A novel SCN3B in-frame codon deletion in a Brugada syndrome patient: Implications for disrupted NaV1.5 function

Abstract

Introduction

Brugada Syndrome (BrS) is an inherited arrhythmia syndrome characterised by ST-segment elevation in the right precordial ECG leads and is associated with an increased risk of sudden cardiac death. We identify and characterise a novel SCN3B variant encoding the regulatory β3-subunit of the cardiac voltage-gated sodium channel, Na_V1.5.

Methods and results

A 54-year-old Caucasian male presented with palpitations and dizziness. An ECG identified a spontaneous type 1 BrS pattern and review of his medical records revealed a prior type 1 BrS ECG. Next generation sequencing of a BrS risk panel of genes identified a novel SCN3B deletion (c. c412–414, p.T138Del) yielding a single amino acid deletion. No other pathogenic variants were identified. Using site-directed mutagenesis we made the β3-ΔT138 variant and examined structural and functional effects in a heterologous system. Computational predictions together with circular dichroism spectroscopy showed highly localised structural perturbations with minimal effect on the gross protein architecture.
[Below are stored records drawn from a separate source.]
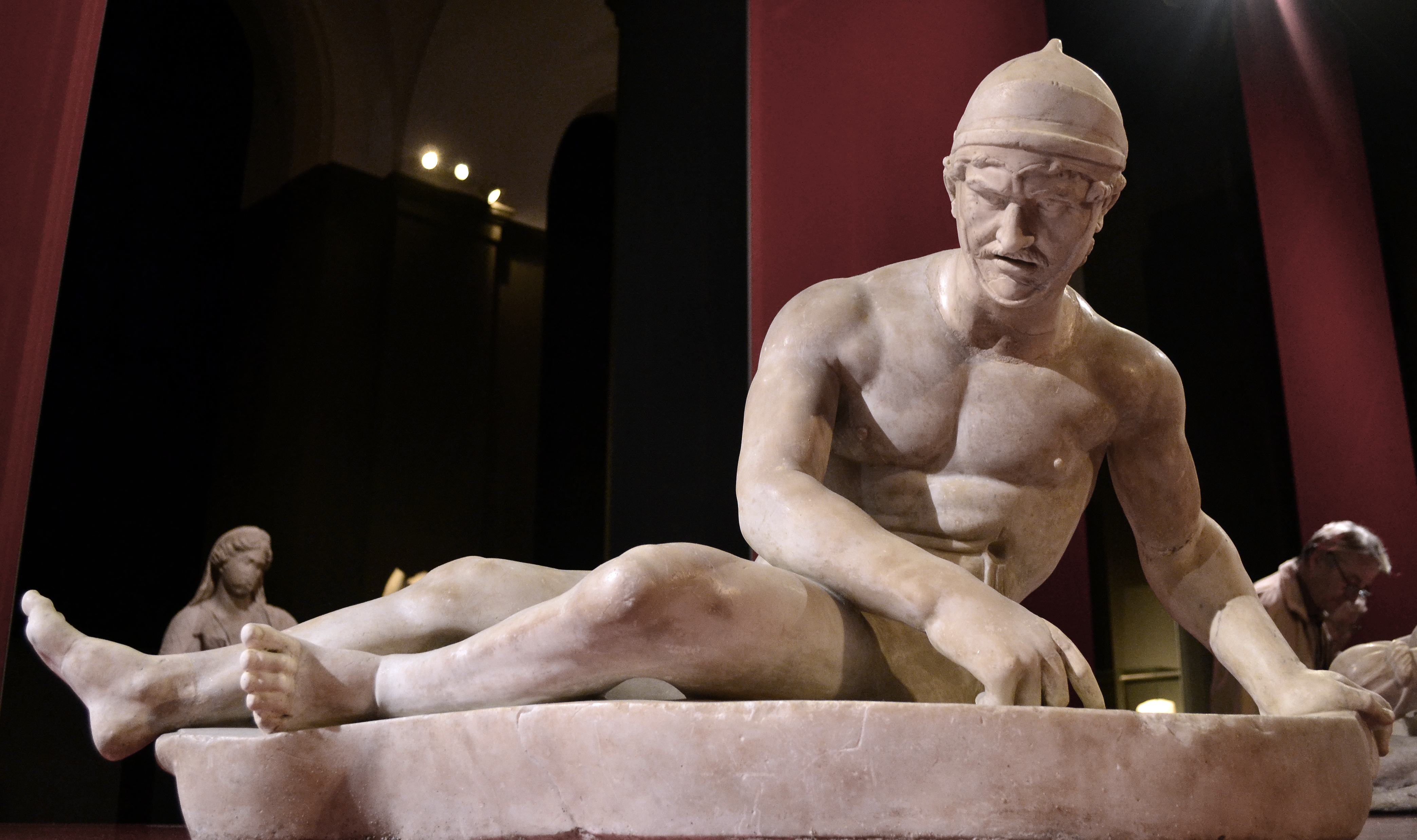 Römische Mamorkopie (trajanisch-hadrianisch) einer hellenistisches Skulptur (um 150 v.Chr.); Römische Mamorkopie (trajanisch-hadrianisch) eines griechischen Bronzeoriginals (um 150 v.Chr.). Mamor. FO: Rom, 1514. Leihgabe des Museo Archeologico Nazionale, Napoli.
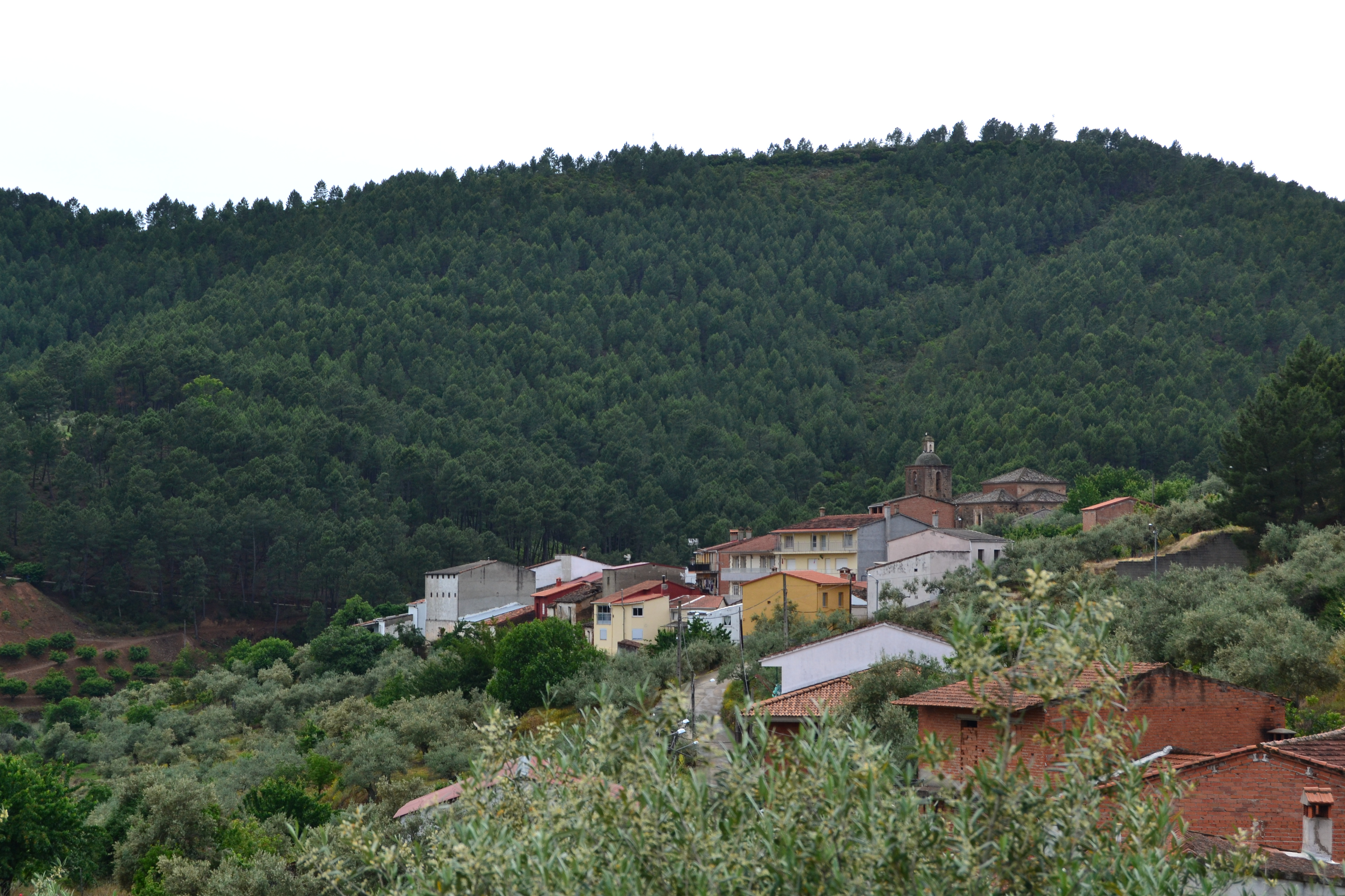 Vista general de Cambroncino, desde el Barrio de Abajo. Sobresaliendo sobre los tejados, puede observarse la torre de la Iglesia de Santa Catalina.
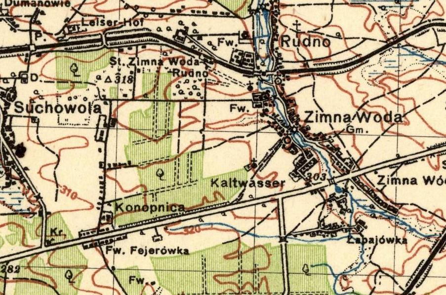 Карта Військового інституту географічного (Польща) дійсна на 1923 рік (мірила 1:100000)
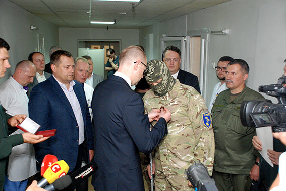 Премьер-министр Украины награждает Семена Семенченко орденом Богдана Хмельницкого
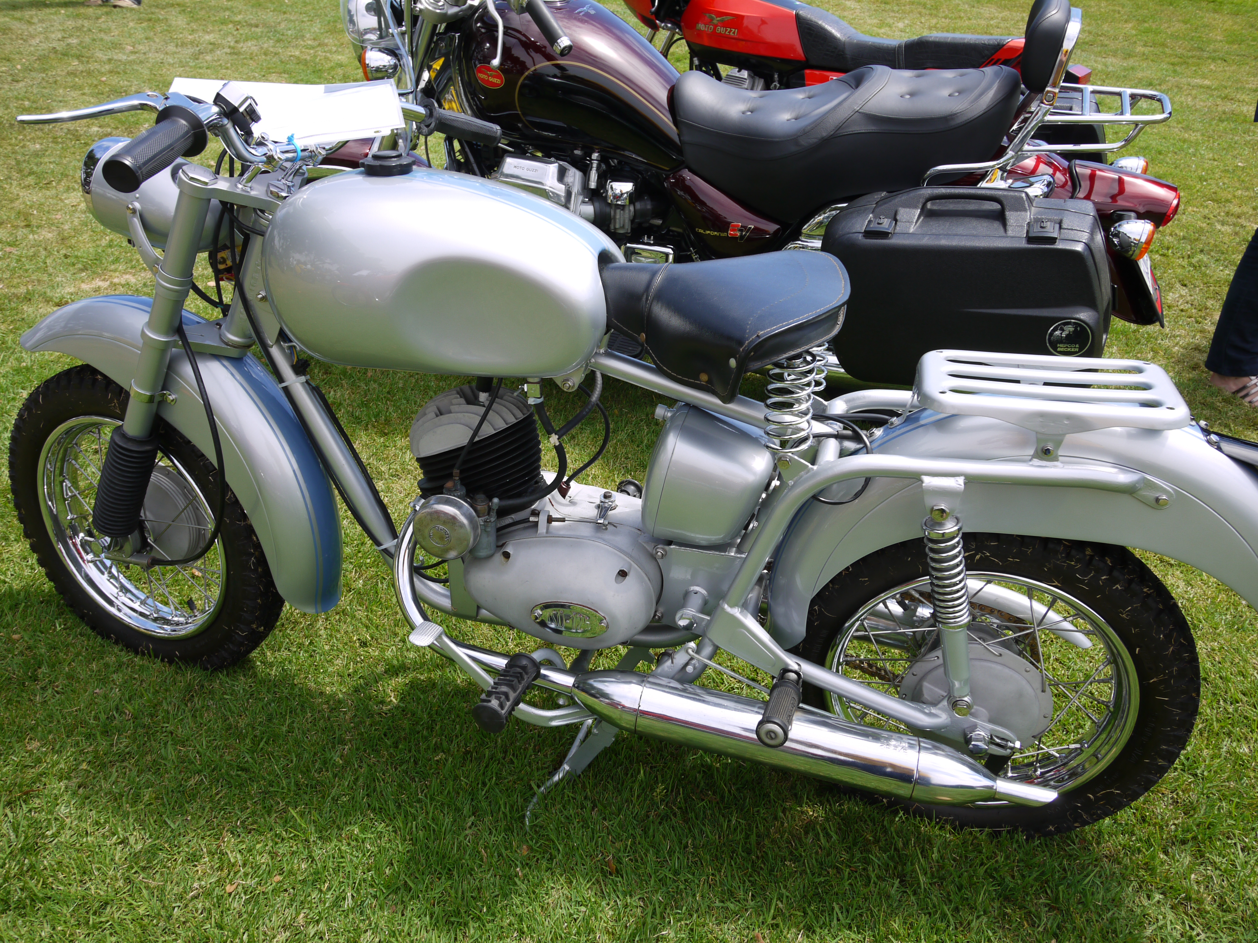 Isomoto 125 B (1954 - 1959), per alcuni mercati esteri "125 GT" (Gransport Touring), versione con cambio a 3 marce del 1956
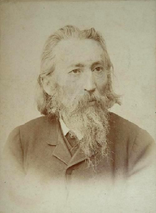 Portret Jana Matejki
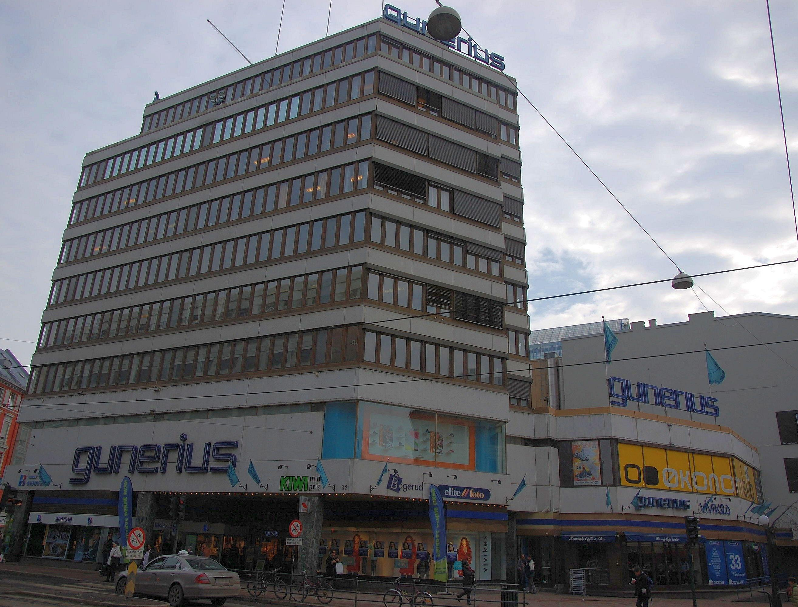 Gunerius i Storgata i Oslo.
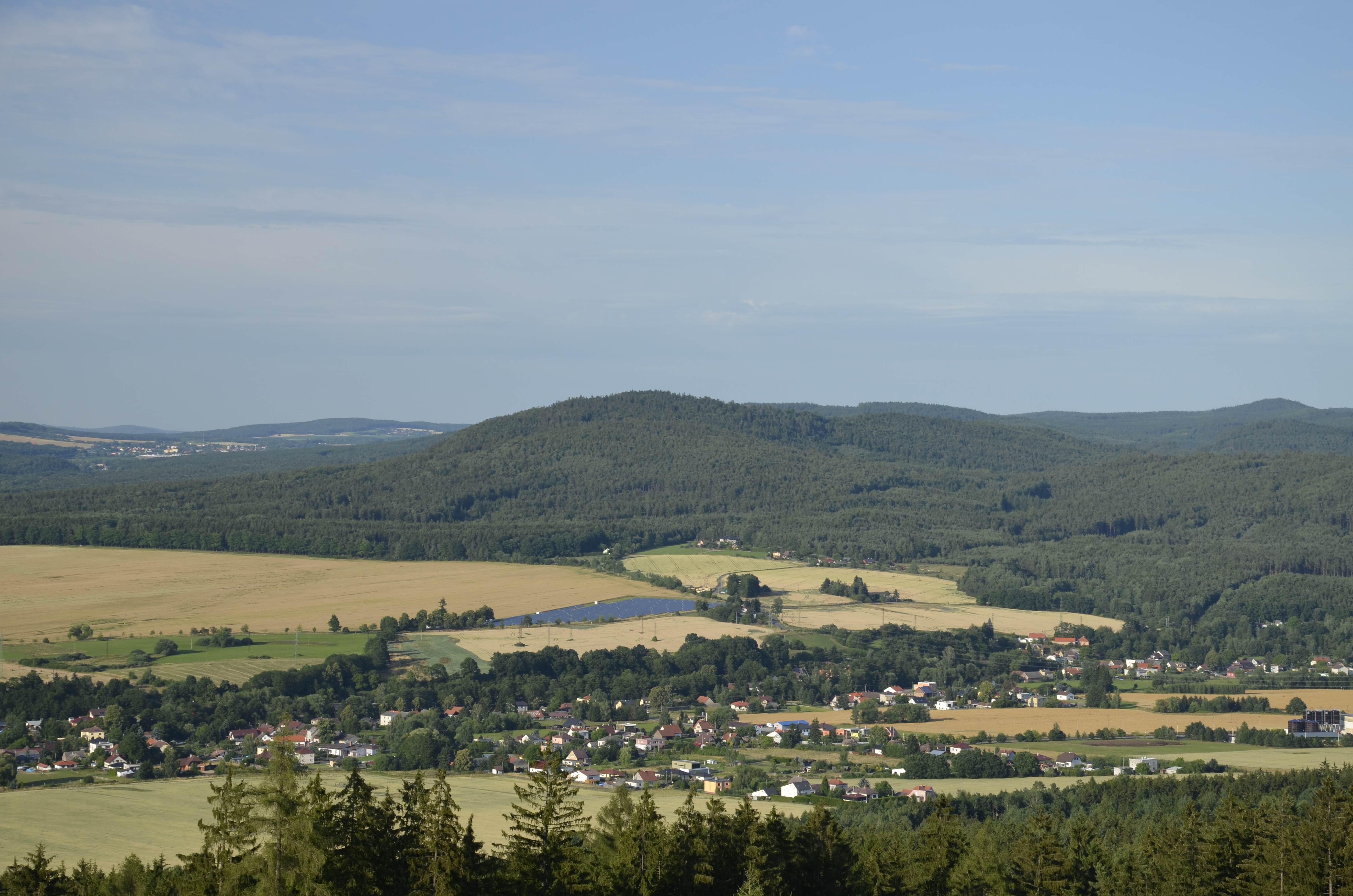 Žďár (629 m), hora v okrese Rokycany, pohled z jihozápadu z Kotle (575 m)
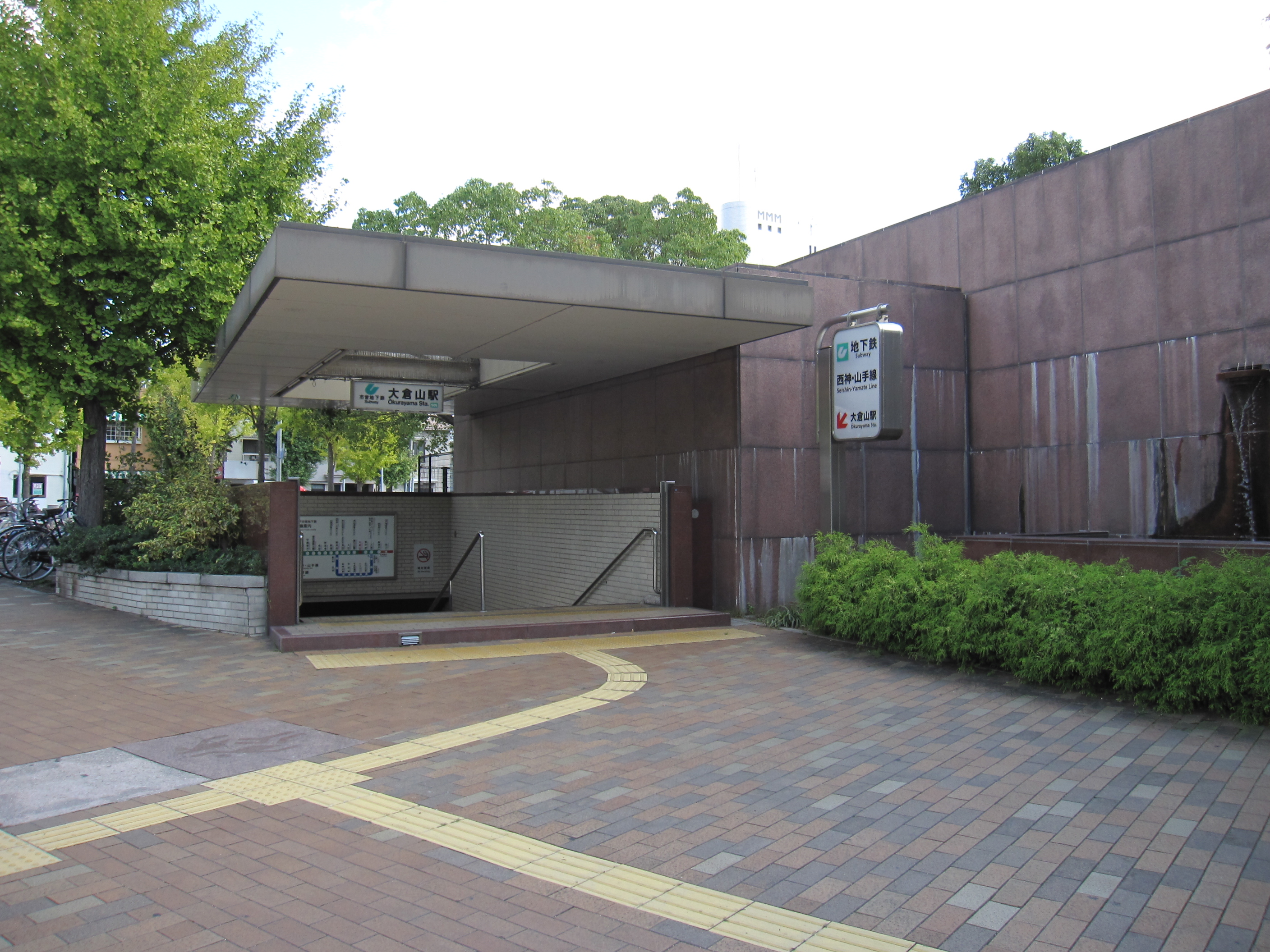 神戸市営地下鉄大倉山駅
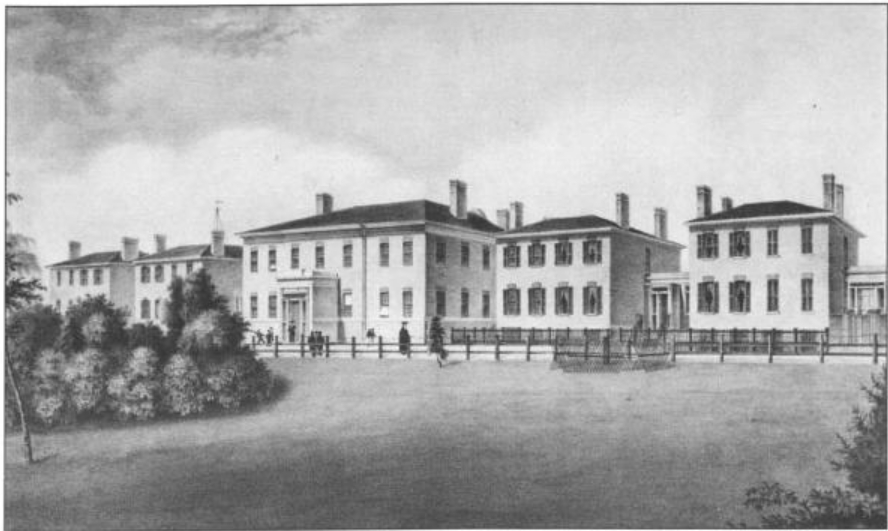 Upper Canada College
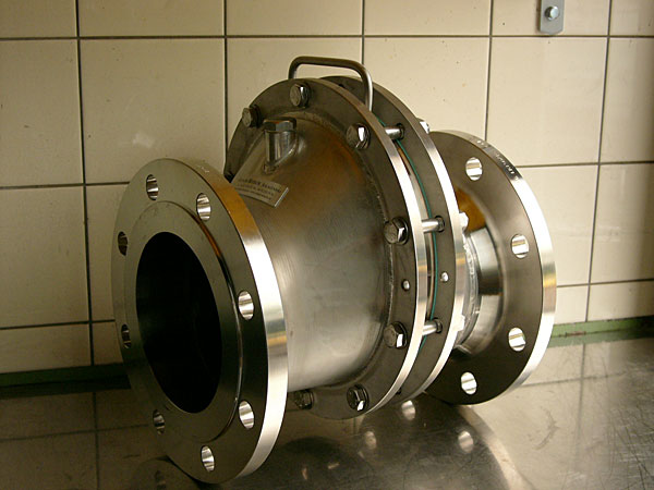 Schaer Hitech Flammendurchschlagsicherung in exzentrischer Bauform, komplett Rostfrei
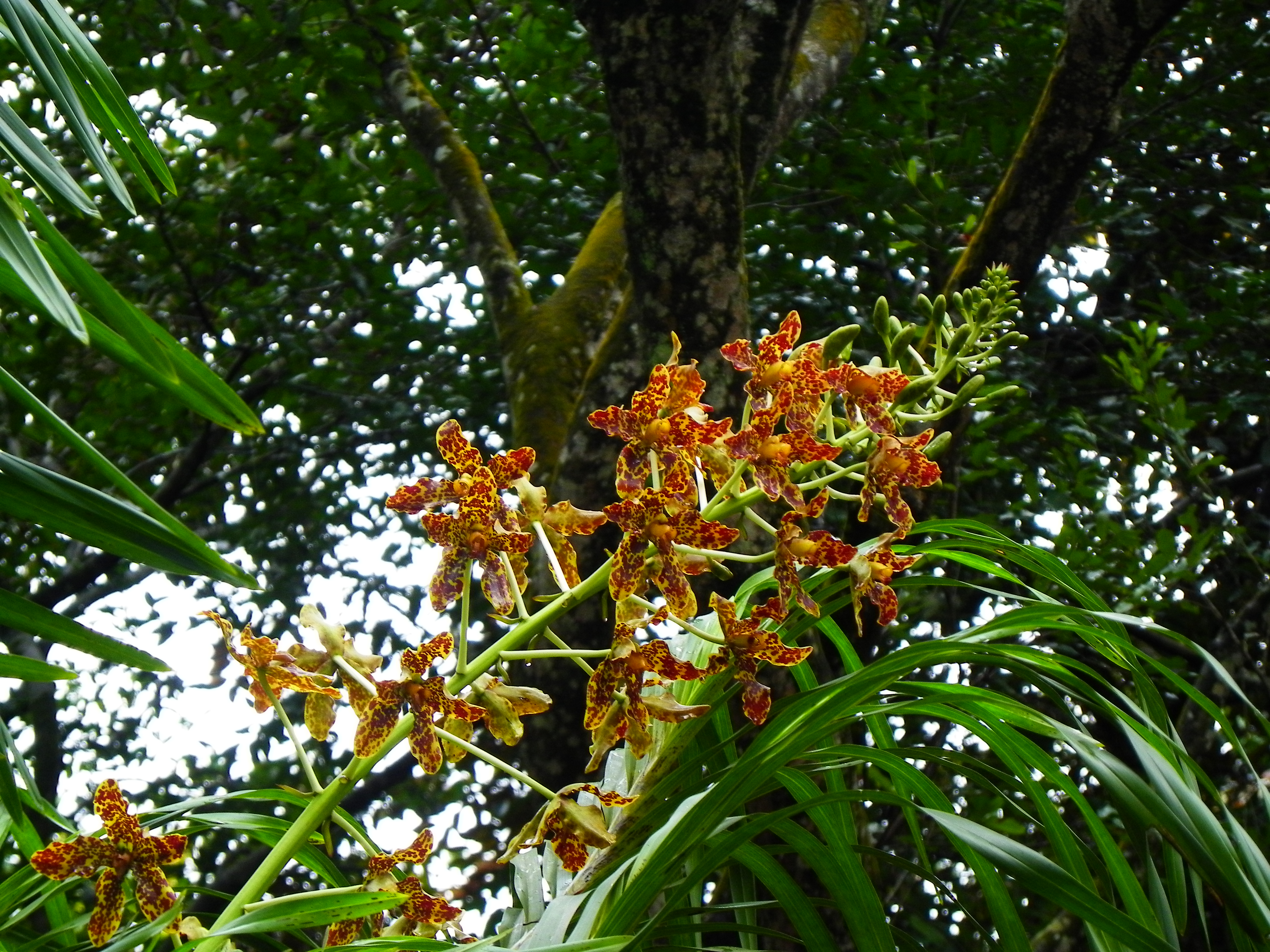 新加坡植物園國立蘭花花園前綻開的老虎蘭。
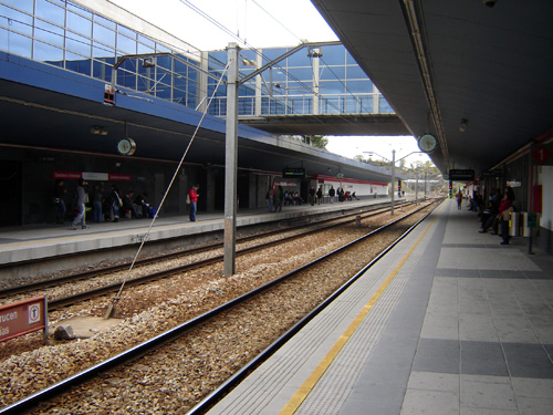 Estación de Cantoblanco-Universidad de Cercanías RENFE. Foto hecha el 6 de noviembre de 2006 desde dentro de la propia estación.
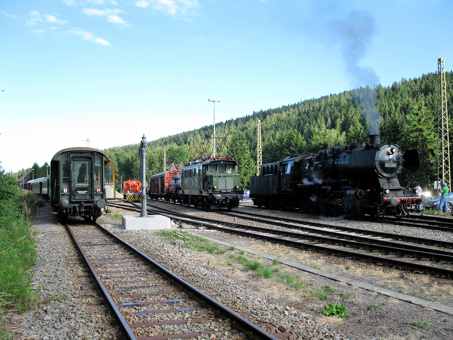 Ausgestellte Züge im Museumsbahnhof Seebrugg der IG 3Seenbahn.

Biotinylation, co-immunoprecipitation and surface cross-linking experiments identified normal β3 surface expression and interaction with Na_V1.5. Electrophysiological analysis identified reduced peak current and channel availability. Additionally, an accelerated fast inactivation was observed only in the presence of both wild-type and ΔT138 β3-subunits, reflecting the heterozygous individual. These effects are consistent with a loss-of-function phenotype.

Conclusion

A novel BrS associated SCN3B deletion introduced minimally disruptive structural perturbations to the regulatory β3-subunit of Na_V1.5, yet exerted significant electrophysiological effects. This variant highlights nuances of the Na_V1.5-β3 interaction and its role in maintaining normal cardiac excitability.